Yep it uses the Claude sub if possible and falls back to API billing only if you don't have a Claude sub or it's out of usage! Same deal for Codex
"We reward the routing model when it selects an LLM that achieves the task successfully" sounds pretty oversimplified
Indeed it is :) I skipped over talking about all the RL machinery, network design, reward function design, state representations, etc. because really the intuition is that we tell the model when it accomplishes its goal, and then it learns over time how to get better at making the right decisions in order to accomplish its goal.

Happy to talk about this in some more depth if there's anything specific you're curious about!

It is funny. We are building something similar.
Oh cool, feel free to reach out to me at andrew@workweave.ai if you ever want to share notes! We've learned a lot in the process of building this so far :)
Cool.. but I still don't get how this is going to save money. It seems to me that it might actually burn more money just because the whole system now seems to be coming from different LLMs.

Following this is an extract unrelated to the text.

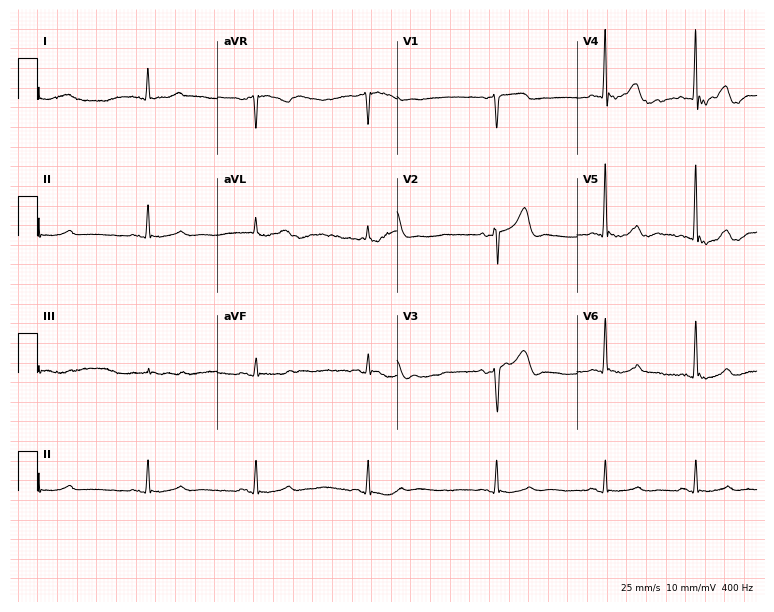
ECG (7.3-second recording at 400 Hz) — a male, 85 years old. Screened for six findings — first-degree AV block, right bundle branch block, left bundle branch block, sinus bradycardia, atrial fibrillation, sinus tachycardia — none is recorded. Only these six findings were labelled.
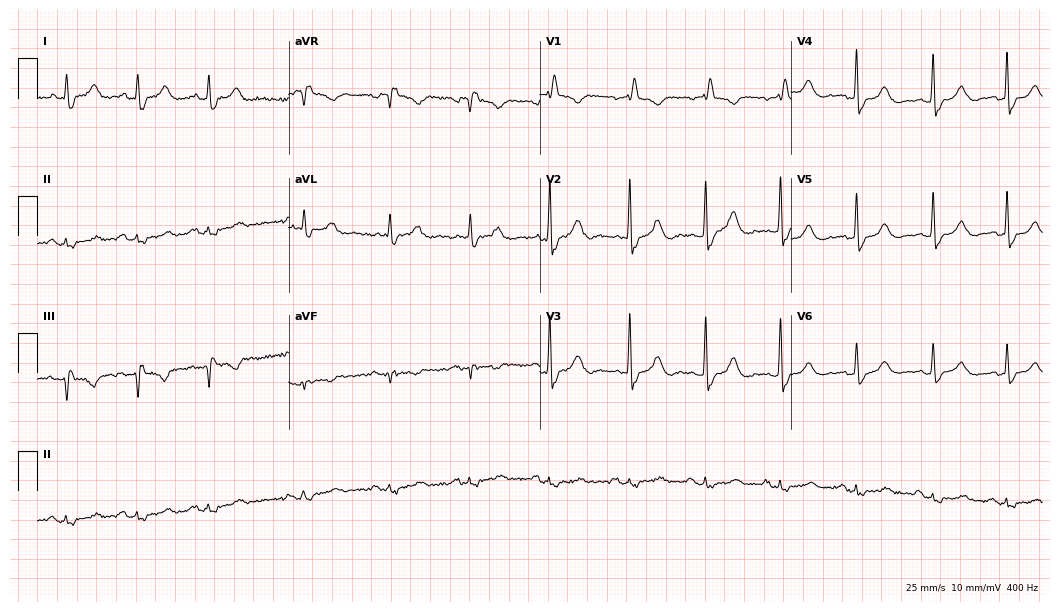
ECG (10.2-second recording at 400 Hz) — a female, 83 years old. Screened for six findings — first-degree AV block, right bundle branch block, left bundle branch block, sinus bradycardia, atrial fibrillation, sinus tachycardia — none is recorded.

Also, small LLMs are prone to stop before completion, throw errors and produce loops. Is this factored in the design of the tool? I am not sure.

edit: spellcheck

It saves money because some agent sessions can be entirely handled by a smaller model (also relevant: subagents use fresh context windows so a subagent with a simple task can be routed to a smaller model even if the main agent needs a frontier model).

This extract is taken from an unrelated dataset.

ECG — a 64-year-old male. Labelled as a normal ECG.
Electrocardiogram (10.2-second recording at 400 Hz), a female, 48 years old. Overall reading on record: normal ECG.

Totally right about small LLMs btw, that's why we trained this on real agent sessions where we forced it to use different models. If the routing model sees small models can't handle a certain type of task then they won't be assigned. (Also as a fallback we have some guardrails that will have a bigger model come in to "rescue" a smaller model if it gets stuck)

> At Weave, we write ~all our code with AI

This is probably not a very effective way of marketing imo. At least, it turns me completely off.

but this means you work with API pricing rather than subscription pricing. Isn’t it better to use claude or codex CLI etc directly in terms of cost?
If you have a Claude/Codex subscription then we use that (and account for the subsidized price accordingly when making routing decisions) instead of API billing. So you get the best of both worlds: subsidized usage for frontier models + save by using open/smaller models when it's genuinely better.

In practice, lots of ppl are using this to make their Claude sub limits go further!

I see but didn’t they severely limited the usage allowed with `claude -p`
But we're not routing via `claude -p`, if you have sub usage available + it's the right choice to route to a Claude model, then the router is approximately a transparent passthrough. So it gets billed like normal `claude` usage rather than `claude -p`.
What is the difference from Cursors 'auto' mode?
Fun fact: Cursor's "auto" mode is just Composer (or at least it was last time I checked). So it's different in the sense that it actually does route to more than 1 model
Isn't this more expensive than always using the same model, since, as I understand, by routing to different models you give up on cache?
If you statelessly route each new request: yes it does end up being more expensive!

So our routing is cache-aware. It will have a much higher threshold to switch from one model to another if there's already some cache for the first model. Experimentally this solves the problem (like I said we've saved 40% ourselves vs. what we would have otherwise paid).